Muchas personas eligen un atajo para bajar de peso simplemente restringiendo la ingesta calórica sin acompañarla de actividad física. Esta medida suele ser adoptada por quienes disponen de poco tiempo o tienen escasa motivación para hacer ejercicio. Sin embargo, los expertos en salud advierten seriamente sobre la efectividad y el impacto a largo plazo de este método.
La especialista en nutrición clínica, Dra. Igus Ulfa Yaze, SpGK, explicó que, aunque la cifra en la báscula pueda bajar solo con restringir la comida, el riesgo latente es la pérdida de masa muscular. Esta disminución incontrolada de músculo no solo afecta la estética corporal, haciendo que la piel luzca flácida o arrugada, sino que también altera las funciones fisiológicas generales del cuerpo.

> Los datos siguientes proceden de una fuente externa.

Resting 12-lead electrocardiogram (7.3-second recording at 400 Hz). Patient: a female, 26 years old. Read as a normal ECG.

Lo ideal es que el proceso de pérdida de peso se centre en reducir los niveles de grasa corporal, no en sacrificar la masa muscular. Según la Dra. Yaze, mantener la estabilidad muscular es fundamental, ya que los músculos desempeñan un papel crucial en el mantenimiento del sistema inmunológico, la calidad del sueño y el equilibrio hormonal, especialmente en las mujeres.

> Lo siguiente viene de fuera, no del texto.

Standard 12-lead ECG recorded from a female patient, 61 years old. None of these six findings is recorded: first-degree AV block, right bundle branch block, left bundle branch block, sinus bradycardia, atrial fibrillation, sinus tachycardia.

Además de los riesgos para la salud, una dieta que se basa únicamente en la restricción de alimentos sin actividad física tiende a llevar más rápidamente a una fase de estancamiento. Esta condición a menudo desencadena sentimientos de frustración en quienes intentan alcanzar su peso ideal. Por lo tanto, la combinación de una alimentación saludable y una rutina de ejercicios sigue siendo la clave principal para una pérdida de peso segura y sostenible.